General characteristics
- Class & type: Austal Auto Express 72
- Tonnage: 2,377 GT; 190 DWT;
- Length: 72.00 m (236 ft 3 in)
- Beam: 17.50 m (57 ft 5 in)
- Draft: 2.50 m (8 ft 2 in)
- Depth: 5.90 m (19 ft 4 in)
- Decks: 2
- Ramps: Stern passenger and vehicle loading ramps
- Installed power: 4 × MTU 16V 595 TE70 diesel engines (total 15,480 kW / 20,760 hp)
- Propulsion: 4 × Kamewa waterjets
- Speed: 34.0 knots (63.0 km/h; 39.1 mph) (service) 40.0 knots (74.1 km/h; 46.0 mph) (max)
- Capacity: 647 passengers; 70 cars;
- Crew: 24
- Notes: Sister ship to Detroit Jet

= Morocco Express 1 =

High-speed catamaran built by Austal

Morocco Express 1 is a 72-metre high-speed vehicle and passenger catamaran ferry built in 2000 by Austal Ships in Australia as part of their Auto Express 72 series. Originally delivered to Minoan Flying Dolphins (later Hellenic Seaways) as Highspeed 3, she spent more than two decades operating fast ferry services across the Cyclades and Aegean Sea in Greece. In 2024, following Attica Group's sale of Africa Morocco Link to Stena Line, the vessel was transferred to AML and renamed Morocco Express 1 to operate on the Strait of Gibraltar route connecting Tarifa and Tangier Ville.

== Service ==
The catamaran, the second of a series of two sister units, was launched on 20 May 2000 at the Austal specialist shipyard in Fremantle with the name Highspeed 3 and delivered on 1 July to the Greek company Minoan Flying Dolphins, for which it entered service at the end of the month on the routes between Rafina and the islands of Tinos and Mykonos, in the Cyclades. In January 2005 it was then transferred to the newly formed Hellenic Seaways.

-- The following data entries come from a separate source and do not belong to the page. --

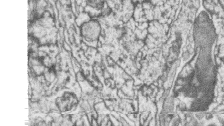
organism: Zebrafish
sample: synaptic ribbons in rod cells and cone cells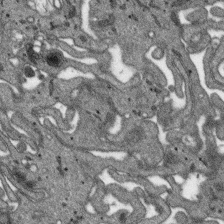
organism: Human
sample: Lung epithelial cells, uninfected (mock) control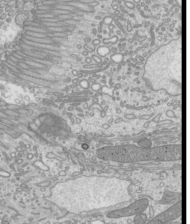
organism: Mouse
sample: Cilia; mouse epididymis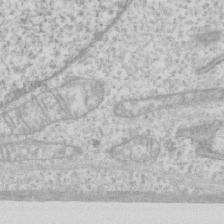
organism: Human
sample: Fibroblast cells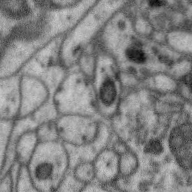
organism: Zebra finch
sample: Brain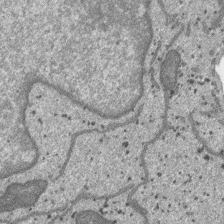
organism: Human
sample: Lung epithelial cells infected with SARS-CoV-2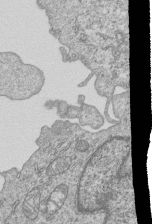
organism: Human
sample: MDA-MB-231 cells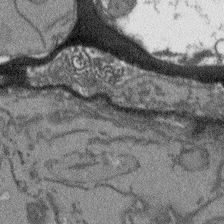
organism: Arabidopsis thaliana
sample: Root tip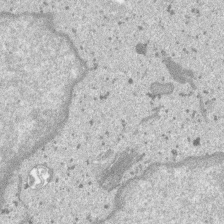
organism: Human
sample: Lung epithelial cells infected with SARS-CoV-2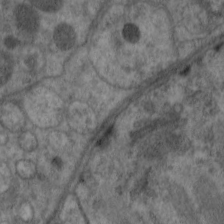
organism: C. elegans
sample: Pharynx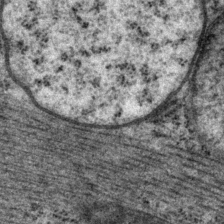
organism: P. pacificus
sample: Pharynx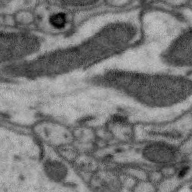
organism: Zebra finch
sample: Brain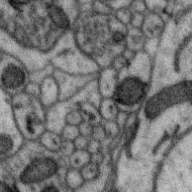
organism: Zebra finch
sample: Brain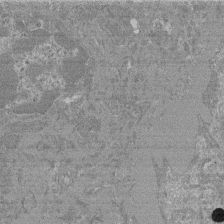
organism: Mouse
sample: Glomerulus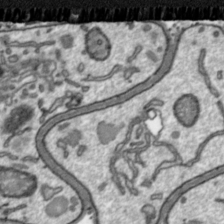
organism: Toxoplasma gondii
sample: Parasites in a vacuole inside a host cell

In February 2010, in view of the purchase of the Milenium, destined to become Highspeed 6, the catamaran was sold to the Moroccan company Comarit, to whom it was delivered in mid-April, after having finished its service for the Greek company on 12 April. Following this, the catamaran, renamed Boraq by the new owner, set sail on 18 April from Piraeus to Tarifa, finally entering service in May on the connections between the Andalusian city and Tangier. However, just two years later, in May 2012, due to the economic difficulties of the company, the catamaran was laid up in Tarifa, where it remained until the effective bankruptcy of the Moroccan company, which occurred in July 2014, when it was transferred to Tangier.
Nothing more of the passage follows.